I might call on cherry picked examples. What about your Geocities sites? If not for the Archive team, lost. That was well established. Posterous was pretty established when Twitter yanked the plug.
But I cannot discount you completely. Student projects probably will love a longer shelf life on blogger and WordPress.com, Dressed with tracking ads, but long lived. Tumblr? What are the long term odds on that?
Those hosted lifebits were a lot shaking with that DynaDNS attack a few months ago. Or when Amazon’s cloud has its inevitable guffaws.
I would say anything import solely hosted on your own server or someone else’s is at risk, and if it’s important, if it really really matters, you should make sure you have your own copies stashed somewhere else.

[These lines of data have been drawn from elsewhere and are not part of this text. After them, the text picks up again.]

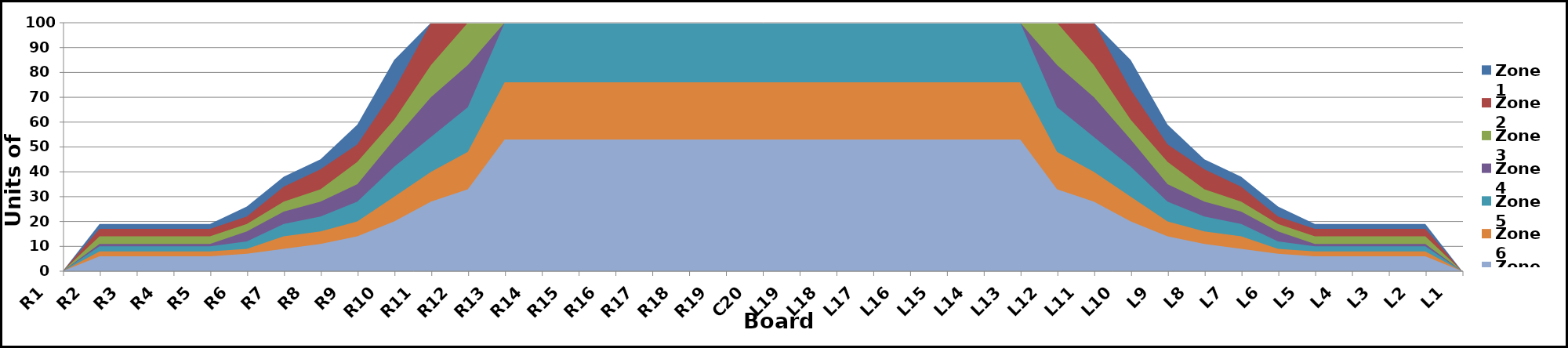
| Category | Zone 1 | Zone 2 | Zone 3 | Zone 4 | Zone 5 | Zone 6 | Zone 7 | Zone 8 |
|---|---|---|---|---|---|---|---|---|
| L1 | 0 | 0 | 0 | 0 | 0 | 0 | 0 | 0 |
| L2 | 19 | 17 | 14 | 11 | 10 | 8 | 6 | 0 |
| L3 | 19 | 17 | 14 | 11 | 10 | 8 | 6 | 0 |
| L4 | 19 | 17 | 14 | 11 | 10 | 8 | 6 | 0 |
| L5 | 19 | 17 | 14 | 11 | 10 | 8 | 6 | 0 |
| L6 | 26 | 22 | 19 | 16 | 12 | 9 | 7 | 0 |
| L7 | 38 | 34 | 28 | 24 | 19 | 14 | 9 | 0 |
| L8 | 45 | 41 | 33 | 28 | 22 | 16 | 11 | 0 |
| L9 | 59 | 51 | 44 | 35 | 28 | 20 | 14 | 0 |
| L10 | 85 | 73 | 61 | 53 | 42 | 30 | 20 | 0 |
| L11 | 100 | 100 | 83 | 70 | 54 | 40 | 28 | 0 |
| L12 | 100 | 100 | 100 | 83 | 66 | 48 | 33 | 0 |
| L13 | 100 | 100 | 100 | 100 | 100 | 76 | 53 | 0 |
| L14 | 100 | 100 | 100 | 100 | 100 | 76 | 53 | 0 |
| L15 | 100 | 100 | 100 | 100 | 100 | 76 | 53 | 0 |
| L16 | 100 | 100 | 100 | 100 | 100 | 76 | 53 | 0 |
| L17 | 100 | 100 | 100 | 100 | 100 | 76 | 53 | 0 |
| L18 | 100 | 100 | 100 | 100 | 100 | 76 | 53 | 0 |
| L19 | 100 | 100 | 100 | 100 | 100 | 76 | 53 | 0 |
| C20 | 100 | 100 | 100 | 100 | 100 | 76 | 53 | 0 |
| R19 | 100 | 100 | 100 | 100 | 100 | 76 | 53 | 0 |
| R18 | 100 | 100 | 100 | 100 | 100 | 76 | 53 | 0 |
| R17 | 100 | 100 | 100 | 100 | 100 | 76 | 53 | 0 |
| R16 | 100 | 100 | 100 | 100 | 100 | 76 | 53 | 0 |
| R15 | 100 | 100 | 100 | 100 | 100 | 76 | 53 | 0 |
| R14 | 100 | 100 | 100 | 100 | 100 | 76 | 53 | 0 |
| R13 | 100 | 100 | 100 | 100 | 100 | 76 | 53 | 0 |
| R12 | 100 | 100 | 100 | 83 | 66 | 48 | 33 | 0 |
| R11 | 100 | 100 | 83 | 70 | 54 | 40 | 28 | 0 |
| R10 | 85 | 73 | 61 | 53 | 42 | 30 | 20 | 0 |
| R9 | 59 | 51 | 44 | 35 | 28 | 20 | 14 | 0 |
| R8 | 45 | 41 | 33 | 28 | 22 | 16 | 11 | 0 |
| R7 | 38 | 34 | 28 | 24 | 19 | 14 | 9 | 0 |
| R6 | 26 | 22 | 19 | 16 | 12 | 9 | 7 | 0 |
| R5 | 19 | 17 | 14 | 11 | 10 | 8 | 6 | 0 |
| R4 | 19 | 17 | 14 | 11 | 10 | 8 | 6 | 0 |
| R3 | 19 | 17 | 14 | 11 | 10 | 8 | 6 | 0 |
| R2 | 19 | 17 | 14 | 11 | 10 | 8 | 6 | 0 |
| R1 | 0 | 0 | 0 | 0 | 0 | 0 | 0 | 0 |

I’m intrigued by the Big Dumb Servers but do we really have ny examples? The hosted blogs et al are far from dumb. I’m with you conceptually, but it seems that the overhead on what one might have to do for doing the client side work may be too large a convenience mountain to overcome.
What matters most is that you care enough about whatever is hosted to care for it, not the server. IMHO.
Wading in with both agreement and disagreement is never foolish.
I don’t think we disagree in principle, but as a person who can be disorganized at times, I do think I’ve lost *some* things that were truly meaningful through accidental inattention. The difference between self-hosting and social media shutdowns is kind of about whether you’re better at managing a lot of little bumps in the road (self-hosted) or the very occasional dinosaur-killing meteor (corp-hosted). I tend to do better with meteors for some reason. But mileage, variance, etc.